Data excerpt:
• • • • • • •
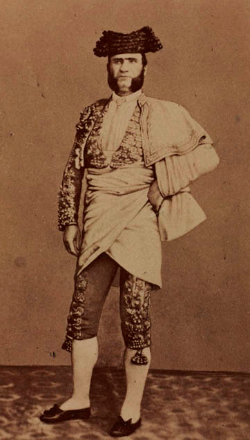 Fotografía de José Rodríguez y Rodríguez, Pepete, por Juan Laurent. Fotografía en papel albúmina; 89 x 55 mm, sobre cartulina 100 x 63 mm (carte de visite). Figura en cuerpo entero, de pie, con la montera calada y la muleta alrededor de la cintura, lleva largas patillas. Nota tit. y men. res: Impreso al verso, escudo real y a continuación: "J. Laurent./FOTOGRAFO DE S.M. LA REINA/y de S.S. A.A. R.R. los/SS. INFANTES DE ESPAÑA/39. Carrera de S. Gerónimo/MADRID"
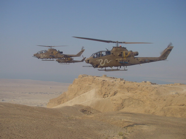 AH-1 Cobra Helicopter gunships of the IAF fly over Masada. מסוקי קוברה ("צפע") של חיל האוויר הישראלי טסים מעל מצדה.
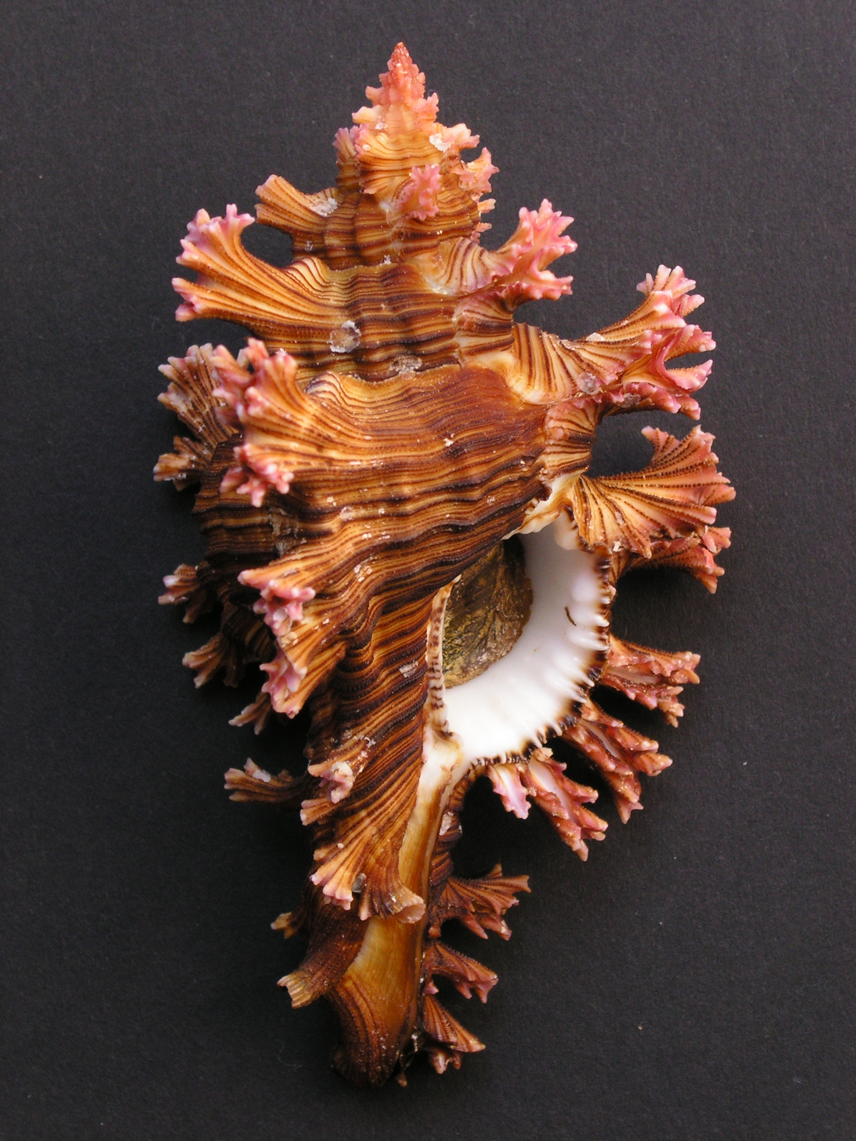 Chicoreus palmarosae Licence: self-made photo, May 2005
• • • • • • •
Activity:
Starting at the line that holds "AH-1 Cobra Helicopter", retype every line through the end of the data, both ends included. Pictures stay out of the copy.

Exercise response:
 AH-1 Cobra Helicopter gunships of the IAF fly over Masada. מסוקי קוברה ("צפע") של חיל האוויר הישראלי טסים מעל מצדה.
 Chicoreus palmarosae Licence: self-made photo, May 2005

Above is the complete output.